I finally stopped and collapsed, barely breathing.

Gaara's POV

"GAARA! YUKI'S NOT BREATHING RIGHT!" Temari said. I almost died when I looked at Yuki. Her chest wasn't even moving. I looked at the guests.

"GET THE FUCK OUT OF MY FUCKING HOUSE BEFORE I FUCKING KILL ALL OF YOU! YOU ALMOST FUCKING KILLED YUKI! IF YOU DON'T FUCKING LEAVE NOW BEFORE I COUNT TO FUCKING THREE I'LL SEND YOUR DAMNED BODIES TO FUCKING HELL!!!!! ONE..." They all ran out of the house, leaving Temari, Kankuro, and I to take care of Yuki.

I put her on my bed, to let her sleep, and watched over her.

"Holy, never saw a girl cry that hard"

'I never want to see Yuki cry again'

"I know. It's heart breaking"

'It is'

"Seeing the one you loved passed out and pretty much stop breathing because of her tears"

'It hurts'

"....You admitted to loving her"

'Shut up'

"You did"

'As a friend'

"Right" My thoughts were broken by something warm on my lips. I opened my eyes and realized I had stood up and walked over to kiss Yuki. I parted and sat down again. then I did the unthinkable, for the second time. I cried.

Temari and Kankuro came in, thinking it was Yuki again. They saw she was asleep, then knew it was me.

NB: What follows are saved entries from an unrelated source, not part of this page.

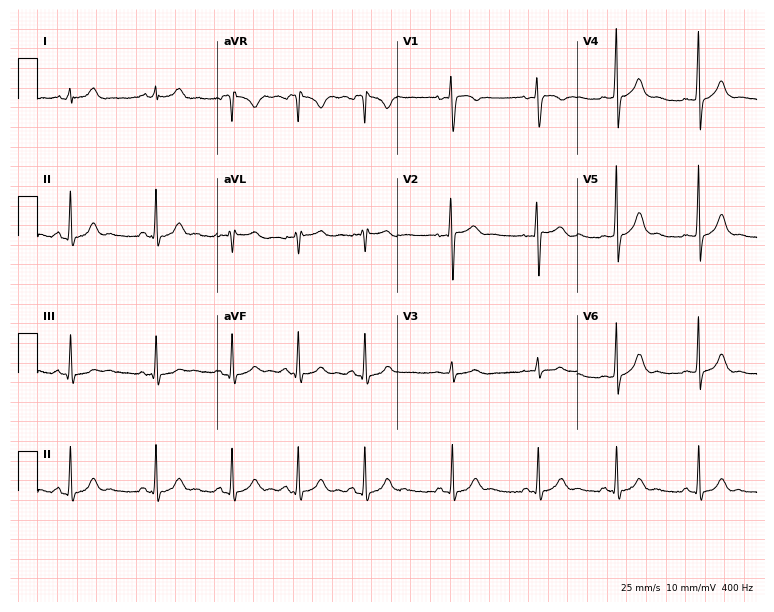
Electrocardiogram (7.3-second recording at 400 Hz), a 19-year-old female patient. Overall reading on record: normal ECG.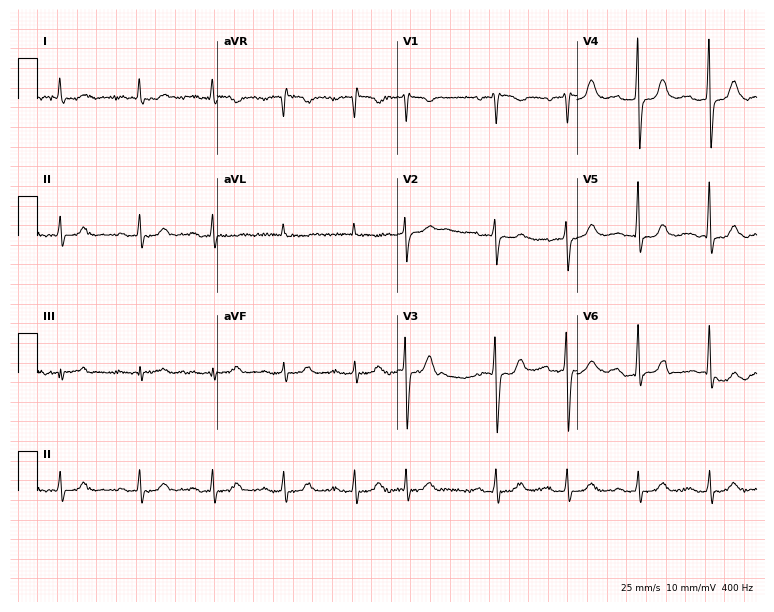
12-lead ECG (7.3-second recording at 400 Hz) from a 69-year-old man. Labelled as a normal ECG.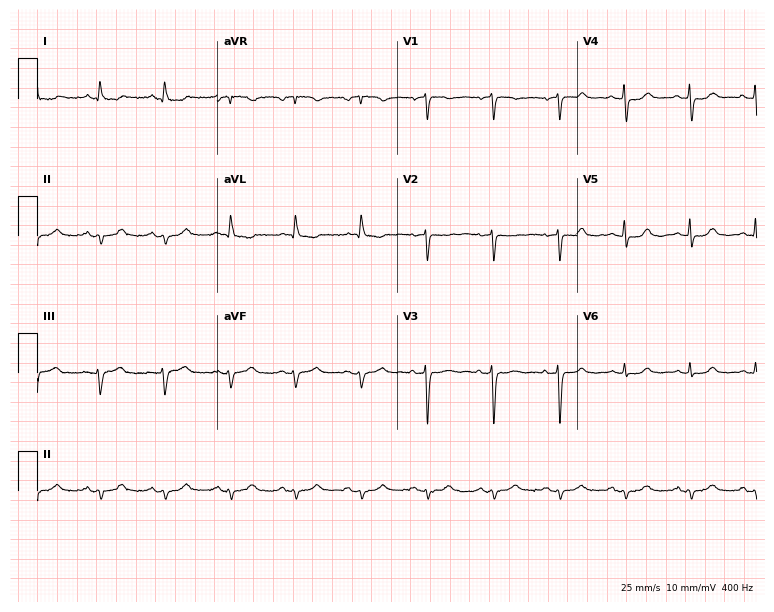
12-lead ECG from a 65-year-old female. No first-degree AV block, right bundle branch block (RBBB), left bundle branch block (LBBB), sinus bradycardia, atrial fibrillation (AF) or sinus tachycardia recorded for this tracing.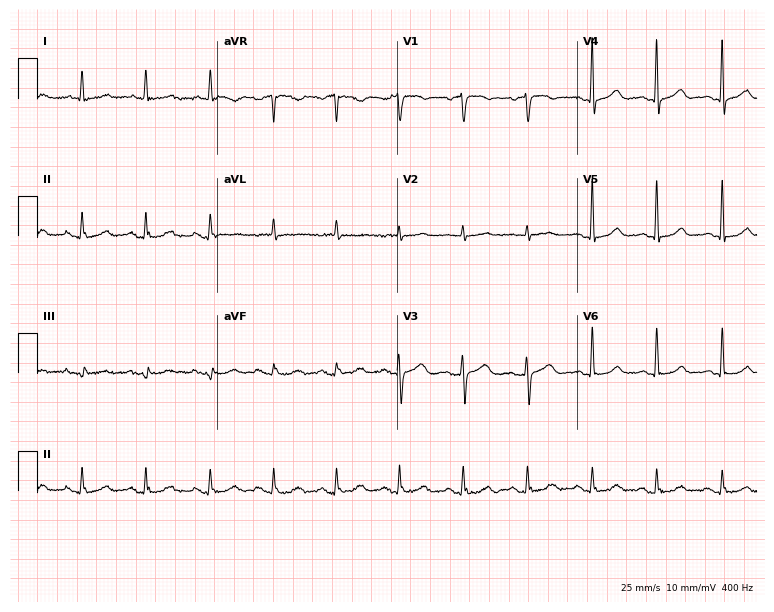
Electrocardiogram, an 85-year-old female. Overall reading on record: normal ECG.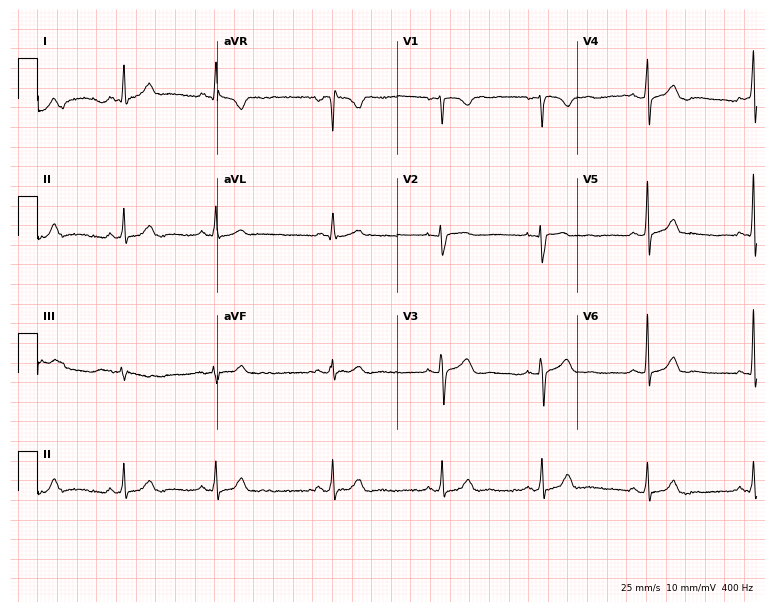
12-lead ECG from a female patient, 34 years old. Recorded interpretation: within normal limits.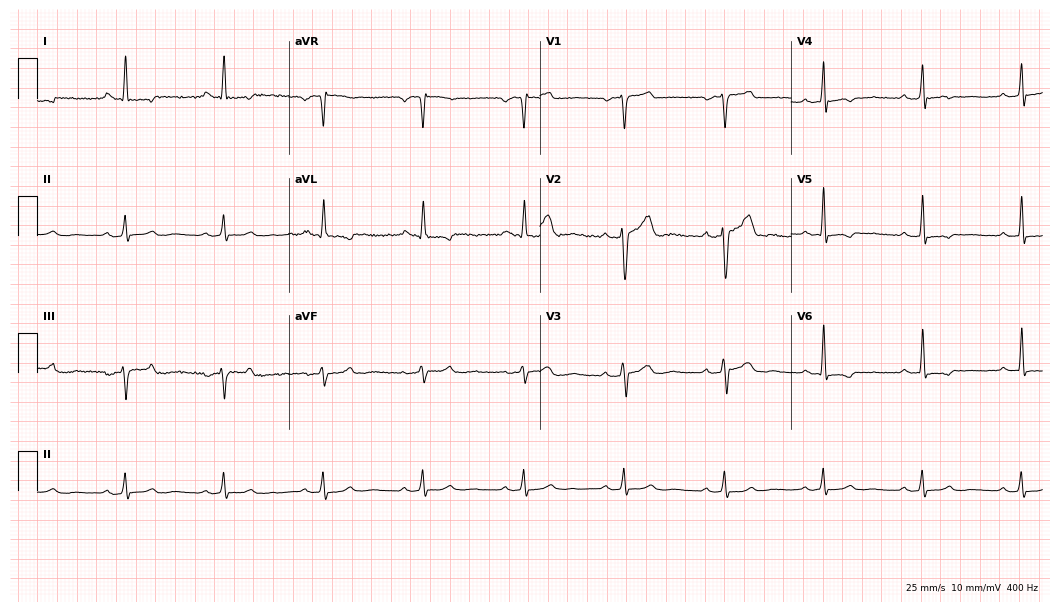
12-lead ECG from a male, 48 years old. Screened for six findings — first-degree AV block, right bundle branch block (RBBB), left bundle branch block (LBBB), sinus bradycardia, atrial fibrillation (AF), sinus tachycardia — none is recorded. Findings outside these six are not listed.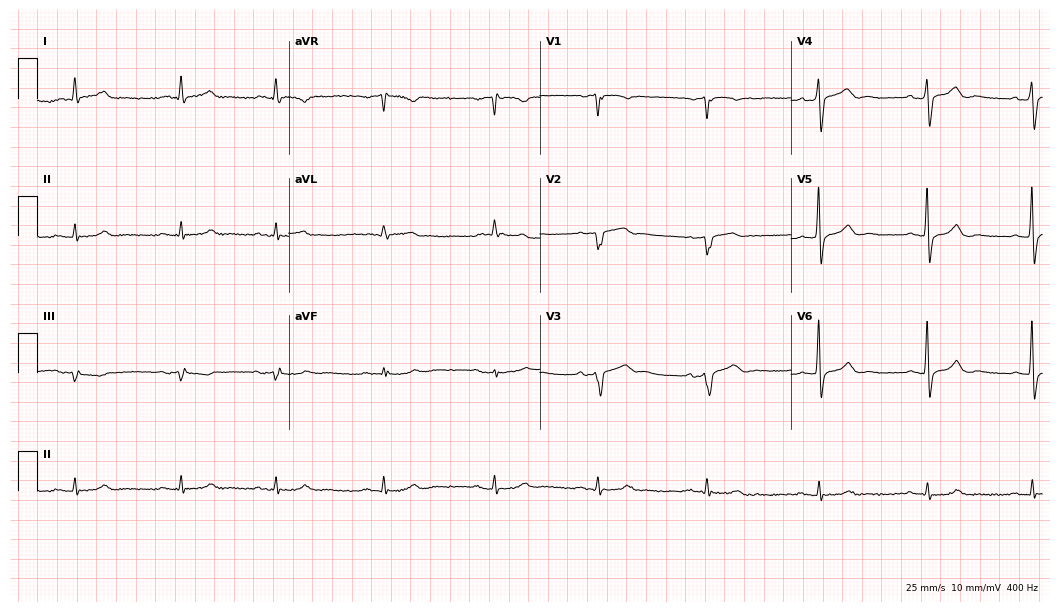
Electrocardiogram, a man, 82 years old. Of the six screened findings (first-degree AV block, right bundle branch block (RBBB), left bundle branch block (LBBB), sinus bradycardia, atrial fibrillation (AF), sinus tachycardia), none is recorded.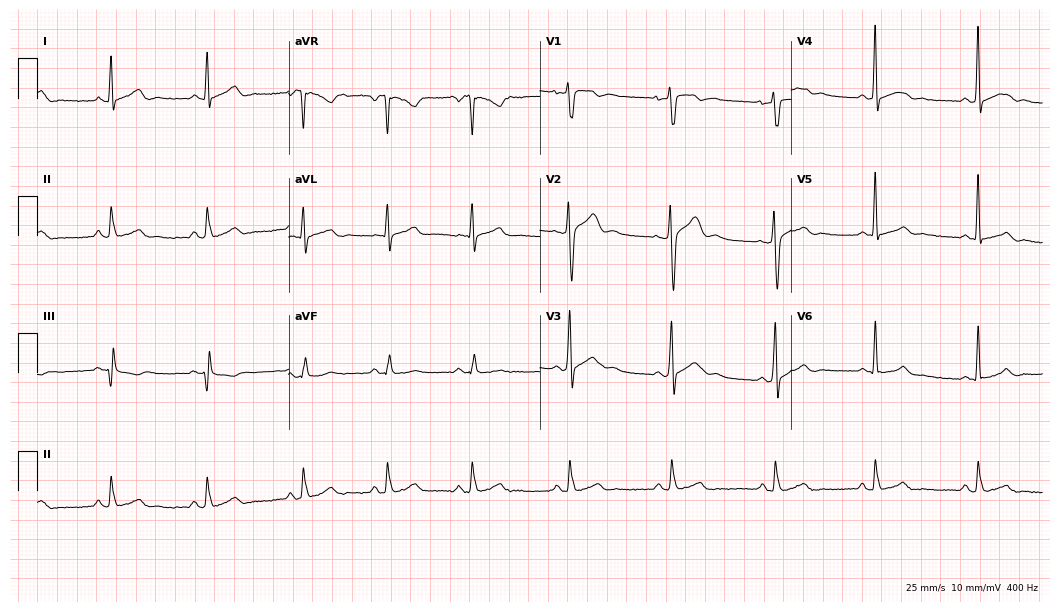
Standard 12-lead ECG recorded from a 36-year-old male. None of these six findings is recorded: first-degree AV block, right bundle branch block, left bundle branch block, sinus bradycardia, atrial fibrillation, sinus tachycardia.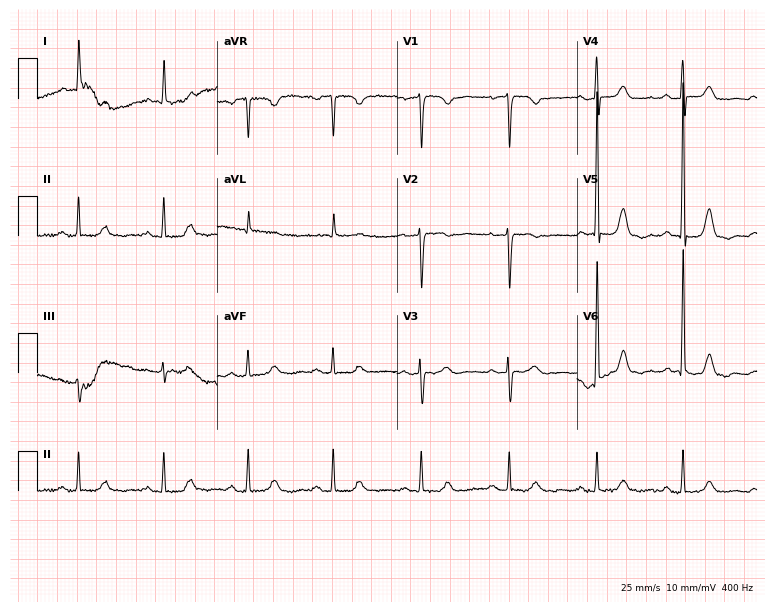
Standard 12-lead ECG recorded from an 84-year-old woman (7.3-second recording at 400 Hz). None of these six findings is recorded: first-degree AV block, right bundle branch block, left bundle branch block, sinus bradycardia, atrial fibrillation, sinus tachycardia. Findings outside these six are not listed.

They came over and saw me crying, both hands in fists at my eyes, the tears running down my cheeks, I was glad I changed into my pj's so that I wouldn't get the panda costume wet with my tears. I felt two sets of arms around me. It was Temari and Kankuro, trying to comfort me.

I cried while they held me. I was worried that Yuki wasn't gonna be okay. Or that she would never wake up. I continued to cry in my siblings comforting arms, the ones that they never used on me as a child.